人口與生存空間的現實問題,這些官員,想都沒有想過。
“倭國、南洋,乃至更廣闊之海外,土地肥沃,物產豐饒。將其納入王化,非為虛名,實則是為我等子孫,開拓萬世之基業,預留下更為廣闊的棲息之地!”
“此非與民爭利,而是為民開源!”
“王卿言其地不足增賦?朕卻要問,若無南洋之香料、木材、稻米,無未來可能從倭國獲取之金銀、硫磺,我大明之商貿,怎能保持現在的繁盛?”
“國庫歲入,海貿所佔幾何,眾卿也都明白……”
“至於,你說的南洋,控制南洋,則控東西洋貿易之咽喉!”
“西夷之商船,欲來我大明交易,則必經我大明掌控之海域,需遵從我等所定之規矩!”
“如此,海貿之利,方能最大程度惠及我大明,而非為他人做嫁衣!若棄之不顧,則西夷來去自如,利權旁落……”
“至於疥癬之疾……王卿莫非忘了嘉靖年間倭寇之患?其根源,便在於彼時有海無防,有力不施!今日若不將倭地、南洋徹底消化,納入治下,誰敢保證數十年、百年後,不會再有新的‘豐臣秀吉’崛起,覬覦我大明富庶?”
“將其納入版圖,駐軍鎮守,分封親王以作屏藩,方能永絕後患,使我東南沿海,真正高枕無憂!此非耗費元氣,而是以一時之投入,換千秋之安穩!”
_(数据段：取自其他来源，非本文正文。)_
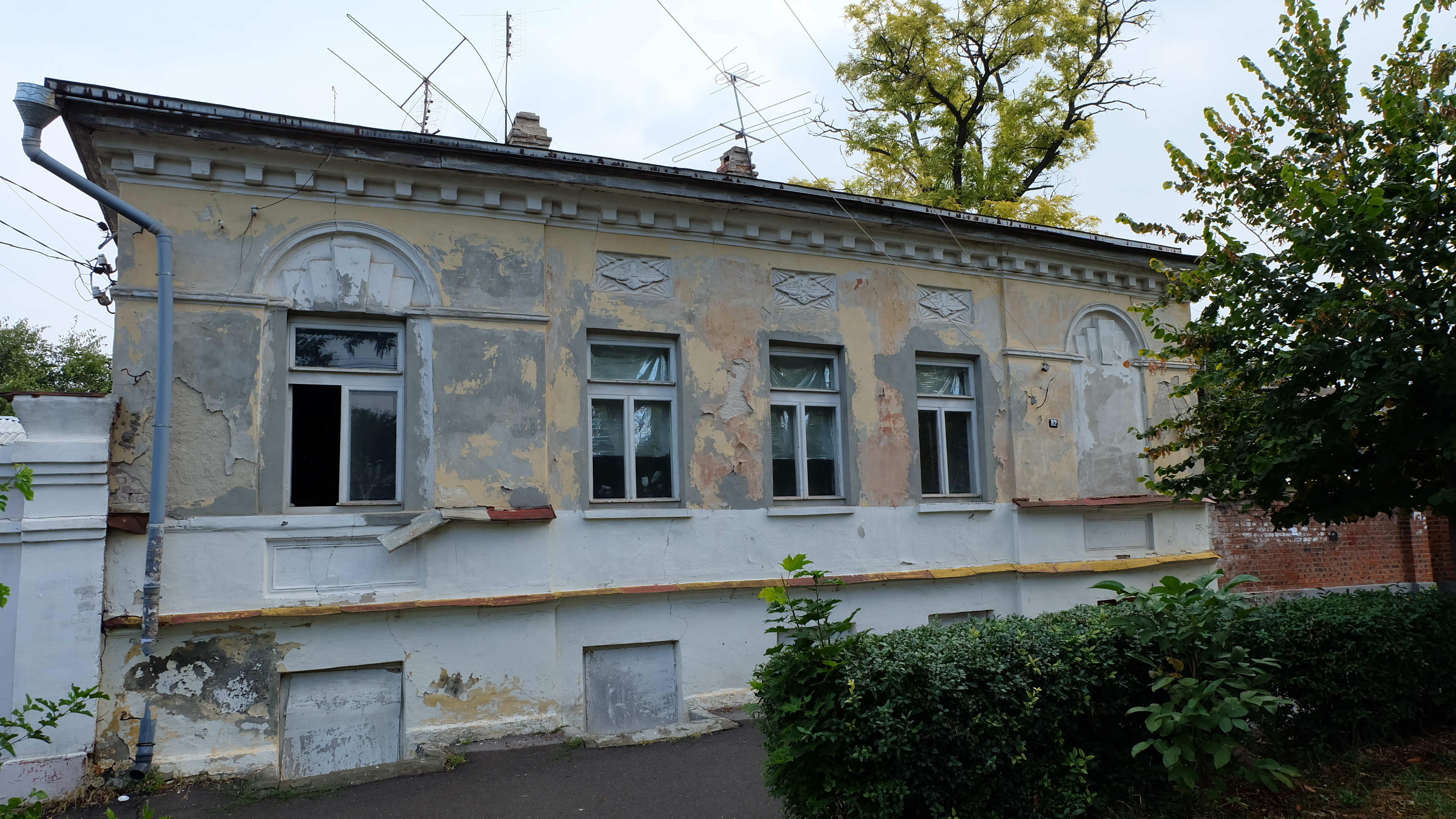 Жилой дом, комплекс застройки улицы: улица Чехова, 82, Таганрог, Ростовская область

“更何況,聖人云,修身齊家治國平天下。這‘天下’,豈止於長城之內,江河之間?”
“我華夏文明,禮義廉恥,衣冠文物,乃世間瑰寶。將其播撒於海外,使蠻荒之地漸染華風,使化外之民漸知禮儀,此乃上天賦予我大明之使命,亦是彰顯我皇明德被四海之盛況!”
“豈能因畏難而固步自封,畫地為牢?”
實際上這個時候朱翊鈞說的這一番長篇大論,已經從生存空間、經濟利益、戰略安全、文明使命等多個維度,系統地闡述了他執著於開拓海外的深層原因。